Advertisement

New Firing Breaks Truce in Lebanon : Beirut: Battles resume a day after a cease-fire halts fighting that killed more than 50 people.

Share
From United Press International

Mortar batteries and rocket launchers lighted up the sky Sunday in renewed violence just 24 hours after rival Christian forces reached a cease-fire agreement that had ended two days of bloody clashes, police said.

Renewed fighting between army troops loyal to Maj. Gen. Michel Aoun and Samir Geagea’s Lebanese Forces broke out around the neighboring villages of Qlaiat and Daraya. Each side maintain strategic positions in the Christian Maronite heartland of Keserwan, 12 miles northeast of Beirut.

Automatic gunfire and artillery shelling rumbled through East Beirut, destroying apartment buildings and killing at least three people Sunday night, police and witnesses said.

Advertisement

The new violence raised the death toll close to 60 and the number of wounded to more than 100 in the recent days of fighting for control of the Christian areas.

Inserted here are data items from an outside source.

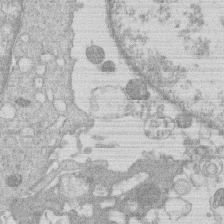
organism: Human
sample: Macrophage cells
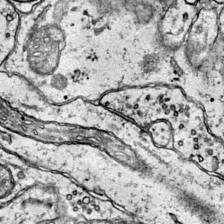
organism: Mouse
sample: Primary visual cortex
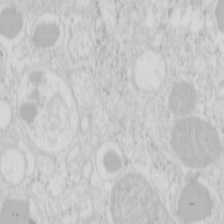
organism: Mouse
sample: Pancreas
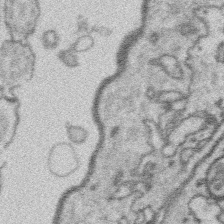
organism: Platynereis dumerilii
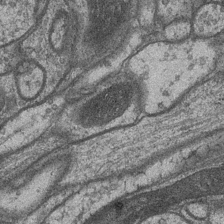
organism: Drosophila
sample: Optic medulla
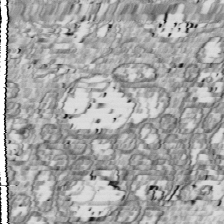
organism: Drosophila
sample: Cell division; meiosis; drosophila spermatocytes
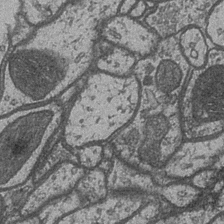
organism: Drosophila
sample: Optic medulla

Since the battles began Jan. 31, more than 900 people have died.

A cease-fire agreement Saturday had ended the battles in Qlaiat that erupted Friday. Police said gunfire fell silent along the four-mile front line in Keserwan late Saturday after a Christian mediation team convinced the two rival leaders to hold their fire.

Aoun is “now ready to engage in political efforts to break the deadlock (with Geagea) and reach a settlement,” a source said Aoun had told the team, which has been trying to work out inter-Christian differences.

Military sources said Geagea had launched attacks against Aoun in Qlaiat to drive him out of Keserwan, a Lebanese Forces militia stronghold. The sources said Geagea wanted to distract Aoun from attacking the militia headquarters in East Beirut.